Where a line in the entries below contains the word "cava", count it. Return the total alone.

DATASET RECORDS below:

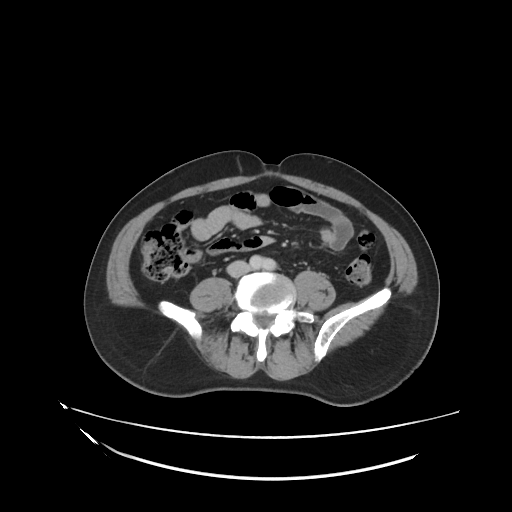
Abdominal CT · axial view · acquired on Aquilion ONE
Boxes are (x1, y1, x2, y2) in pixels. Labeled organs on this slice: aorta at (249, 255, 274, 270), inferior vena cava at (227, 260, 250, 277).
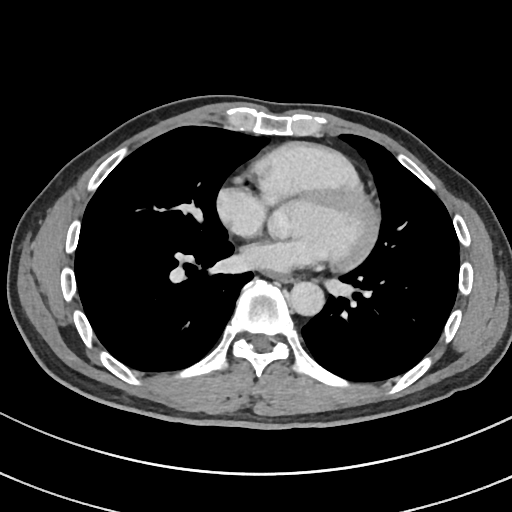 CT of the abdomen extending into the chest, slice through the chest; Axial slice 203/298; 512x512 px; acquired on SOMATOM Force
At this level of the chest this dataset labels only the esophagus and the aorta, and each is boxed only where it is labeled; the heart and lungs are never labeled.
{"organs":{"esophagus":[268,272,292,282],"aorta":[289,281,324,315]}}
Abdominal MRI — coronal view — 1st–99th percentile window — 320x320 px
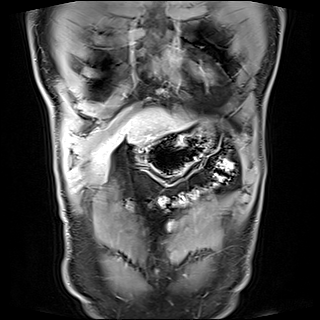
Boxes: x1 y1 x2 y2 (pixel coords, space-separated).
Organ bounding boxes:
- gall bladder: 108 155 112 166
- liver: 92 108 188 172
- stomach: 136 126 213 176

End of DATASET RECORDS.
DATASET RECORDS below:

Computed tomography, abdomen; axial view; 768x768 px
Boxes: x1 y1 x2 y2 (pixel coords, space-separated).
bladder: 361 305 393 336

End of DATASET RECORDS.
DATASET RECORDS below:

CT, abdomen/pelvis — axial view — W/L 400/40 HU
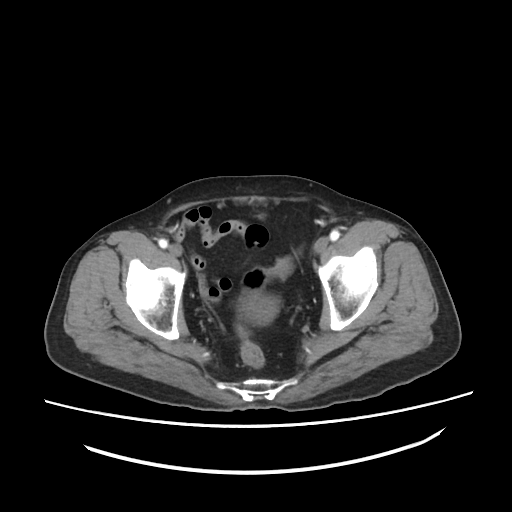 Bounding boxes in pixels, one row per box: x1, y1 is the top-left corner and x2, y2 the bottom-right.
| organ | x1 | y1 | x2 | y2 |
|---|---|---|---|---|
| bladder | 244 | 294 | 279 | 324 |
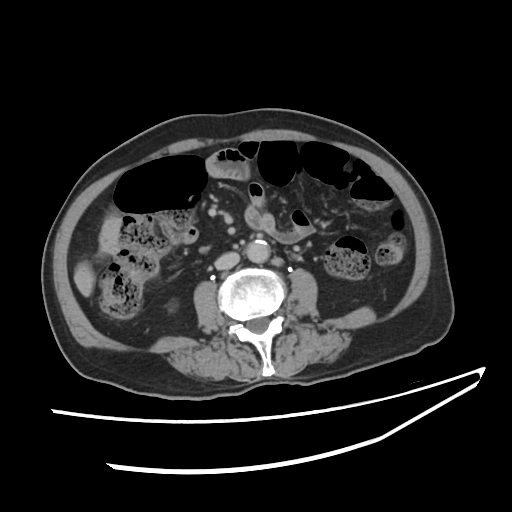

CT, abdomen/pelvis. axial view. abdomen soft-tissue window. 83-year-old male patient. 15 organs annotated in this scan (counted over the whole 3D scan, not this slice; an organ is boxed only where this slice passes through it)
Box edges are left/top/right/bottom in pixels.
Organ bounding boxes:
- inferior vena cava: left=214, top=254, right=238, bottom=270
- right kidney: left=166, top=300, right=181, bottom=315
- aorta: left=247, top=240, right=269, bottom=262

End of DATASET RECORDS.

• WRITTEN ANSWER:
2